A fun GIF A fun GIF A fun GIF A fun GIF
These aren't too bad, but they aren't quite as good as I wanted. Based on what I saw in the Ed, perhaps there was an issue somewhere in my sampling. The results were highly inconsistent though, so I thought maybe there was something wrong with my model.

I'm so cooked, I've been working on this for hours... and my results have only gotten worse! I read one too many motivational quotes and thought to "break things so that I could rebuild them better". But I only really accomplished that first part, it seems. 😂 😭

I'm really struggling to debug or figure out what's up because to be honest, every test I've written and all the visualizations seem to run as expected. There's only one suspicious thing according to the spec, but I really don't think it's that suspicious to be honest, and people on the Ed seem to agree with my opinion (no staff confirmation though, so perhaps we're all wrong). Luckily I still have the model files from the above iteration, but I've never been able to train a model that good again. Somehow after I tried breaking things, I've been getting high PSNRs but weird looking outputs. I really need a more systematic way to go about debugging and visualize what's happening here.
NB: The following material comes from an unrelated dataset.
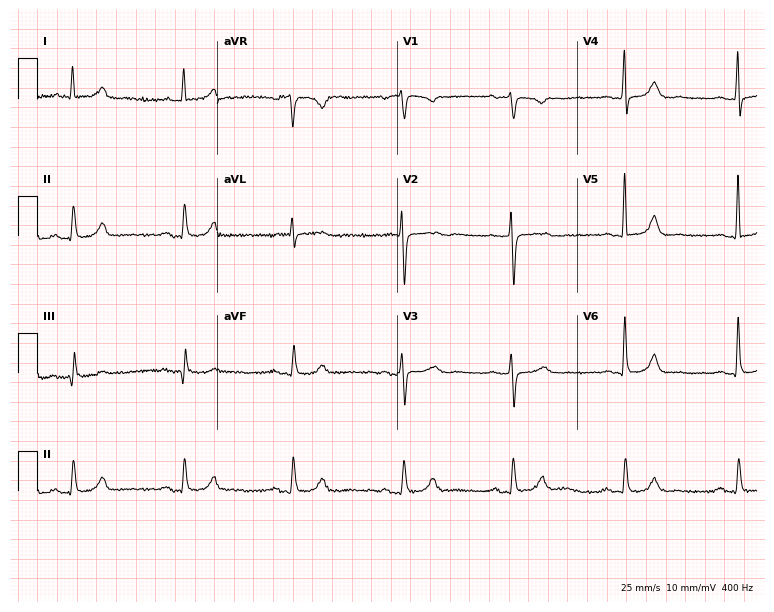
12-lead ECG from a female, 79 years old. Labelled as a normal ECG.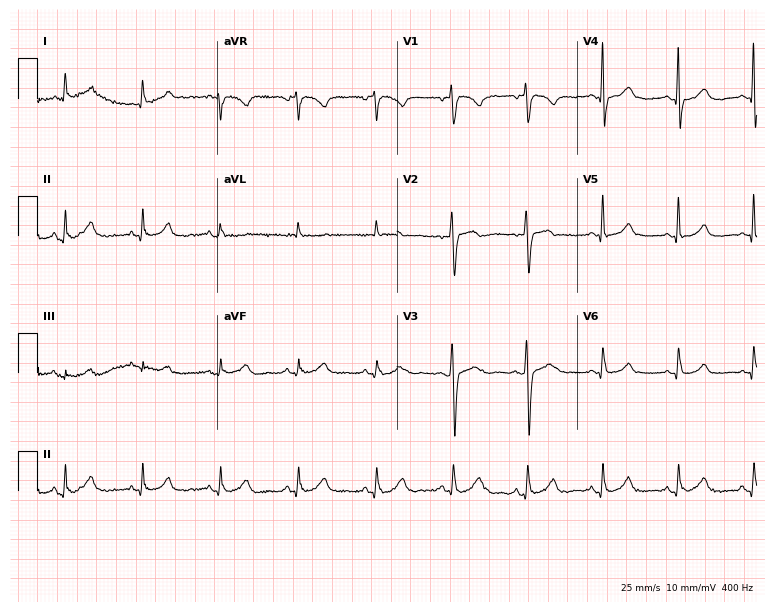
ECG — a female patient, 48 years old. Screened for six findings — first-degree AV block, right bundle branch block, left bundle branch block, sinus bradycardia, atrial fibrillation, sinus tachycardia — none is recorded. Findings outside these six are not listed.

After watching a few instagram reels, I came across one to take advice from water or something, and took a shower, and woah, somehow after coming back, I rewrote my code in a Jupyter notebook and it's kind of working (and to my delight, not using up a crazy amount of memory on my computer). I actually think reducing the batch size to 5000 helps, although this is mainly a hunch. That's actually how I did it the first time, but I switched it to 10000 on subsequent runs based on the spec and also because I thought it would boost performance by decreasing variance in the stochastic gradient descent... or something. I think it's actually helping because of memory limitations and potentially how PyTorch does memory fragmentation or something related to this, but somehow, I've gotten it to work again.
This time I also have training loss and PSNR curves. Unfortunately, I don't have the same for validation on this local version, doing those would have been way too costly to run in terms of time and also GPU (I would have had to split the work up instead of one huge batch, which would take a while to process). It was probably doable, but since I'm still figuring out how to make my model training consistent, I didn't do that. Here are my training loss and PSNR:
and finally here's a simple memory usage graph over time (kind of vague, but this is basically with respect to where I collected it in the "Becoming Memory Efficient" section below). The y-axis is in GB.
I made this plot to show a weird aspect of using PyTorch on MPS: for some reason, it doesn't seem to free up memory as easily as it does on cuda GPUs. For example, see these plots which I got from Kaggle:
You'll notice there are two curves. The orange is for "reserved" memory and the blue is for "allocated" memory. For some reason, PyTorch only supports showing the allocated memory for MPS, whereas it can show both for cuda. A little sus, but hey, I still love PyTorch. The reason you see higher reserved memory is that I did a validation step in Kaggle. I didn't record this memory usage in the blue curve, but it essentially causes the spike in "reserved" memory allocations. Essentially, PyTorch doesn't really "free up" all the memory it unallocates, it just keeps it reserved for easier access for the future, which makes things faster... unless you don't have access to a lot of memory, in which case it kind of makes things slower... (at least that's what I've been noticing). The reason you see ups and downs in the cuda plots is that the memory gets unallocated (but still reserved) at the end of each training epoch in my training loop.
7. Becoming Memory Efficient I think the first step to becoming memory efficient is profiling. Since everything is quite slow and glitchy on my laptop, I used Google Colab to print the reserved and allocated GPU memory at every point in time. My training loop was:

for epoch in range(EPOCHS):
  # TRAINING
  model.train()
  
  print_memory_usage(f"Prior to Epoch {epoch+1}")
  r_o, r_d, pixels = train_dataset.sample_rays(BATCH_SIZE)
  x = sample_along_rays(r_o, r_d, perturb=True, n_samples=N_SAMPLES)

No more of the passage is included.